Many people have heard of the “Old” Composite Application Block (aka “CAB”), and that alone could be enough to scare some people off. Although it shares a similar name, the Composite Application Library is much different. Prism is a set of components, services and patterns that can help with the construction of  MVVM Silverlight applications. It includes:

  • The Microsoft Unit Inversion of Control Container
  • Commanding for Silverlight (declaratively linking the ViewModel to the View in XAML)
  • Centralized Event Aggregation (makes loosely coupled designs much easier)
  • Support for UI composition from multiple views

Getting Started with Prism

As like most other things from Microsoft Patterns and Practices, this stuff is both complex and well documented. In fact, the Guidance is simply amazing. It has overviews of all the key components, solid descriptions of how/when to use them, as well as “Quick Start” project that show the concept in action. They also have a “reference implementation” which seems to combine all possible aspects and combinations in one project. I’d hold off on looking at this until you’ve got a good handle on the individual components though, as it’s pretty hairy.

But to get a good idea of how Prism works, there are some good videos I recommend checking out:

Erik Mork of SilverBayLabs.org has a couple of great really simple intro videos. These were great for introducing the basic components – the shell, models, viewmodels and how they relate.

Channel9.com has a 4 part series with Bob Brumfield and Erwin van der Valk from patterns and practices showing to build a modular application using Prism.

At this point I’ve managed to get my app’s structure laid out, I’ve got login capabilities which correctly add cookies which allow access to secured services, and I’ve got a few rough modules and a rough means to transition between them.
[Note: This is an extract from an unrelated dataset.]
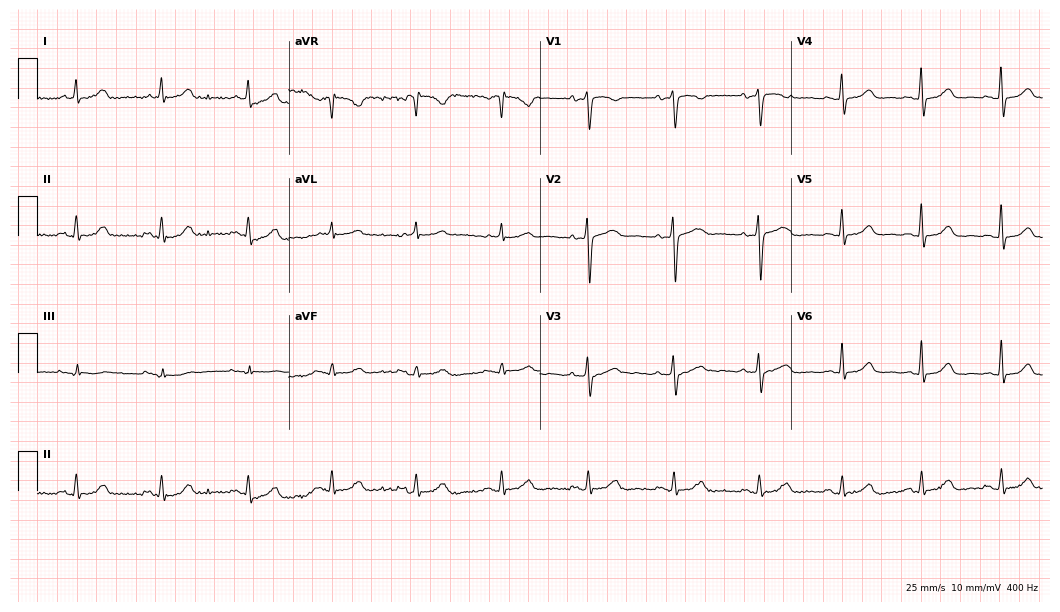
12-lead ECG from a 72-year-old female. Recorded interpretation: within normal limits.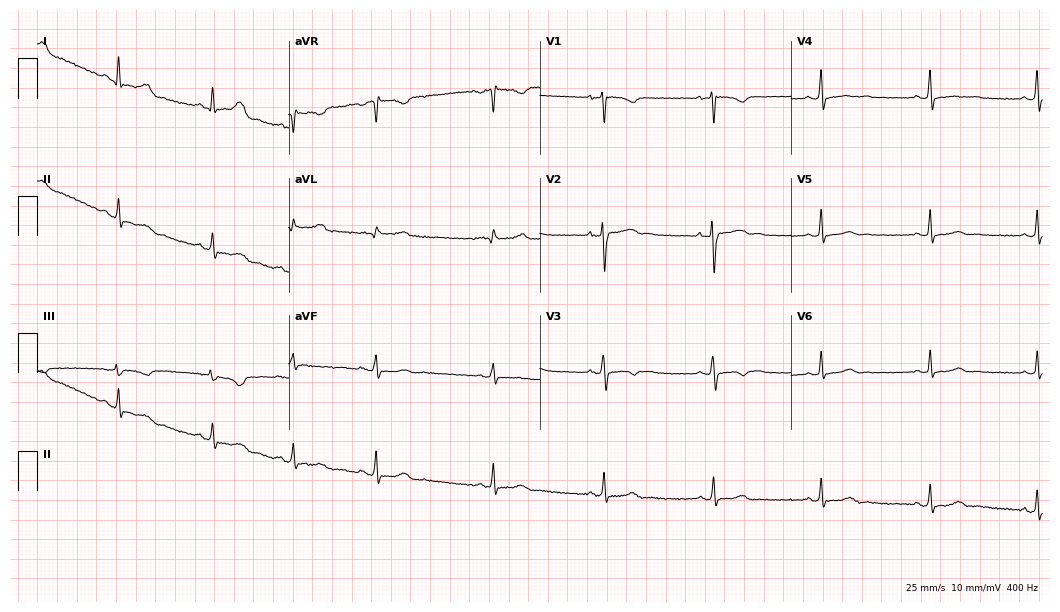
Standard 12-lead ECG recorded from a female patient, 28 years old. None of these six findings is recorded: first-degree AV block, right bundle branch block, left bundle branch block, sinus bradycardia, atrial fibrillation, sinus tachycardia. Only these six findings were labelled.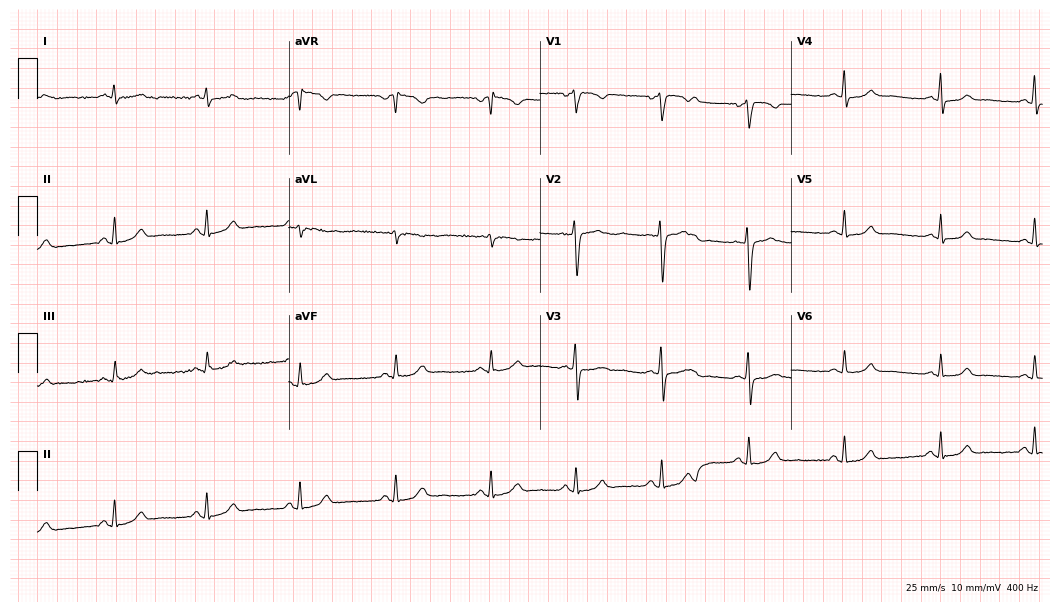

Learning Silveright, XAML, Expression Blend, MVVM, Unity, and Prism all at once made for a pretty harsh learning curve, but I’m past the roughest parts. In some cases I’ve departed from MVVM due to some limitations on databinding (twoway data binding to a PasswordBox is apparently verboten), and I have a little “goop” in my View code-behinds, but I think these are corner cases, and the “main” modules (the ones with the business logic) should be MVVM.

When I get some time, I plan on posting some notes and sample code for things which were difficult to understand, or implement.

Comments (1)

I’ve looked at the first two in this video series and I find them to be helpful so far.

SlickThought.net: http://www.slickthought.net/category/WPF-Composite-App.aspx

In fact I find these to be short, digestible, and at the right level of detail. They also combine good use of code and diagrams/slides.

“Learning Silveright, XAML, Expression Blend, MVVM, Unity, and Prism all at once made for a pretty harsh learning curve…”

I am sort of in the same boat as you on that…and I agree it’s alot all at once.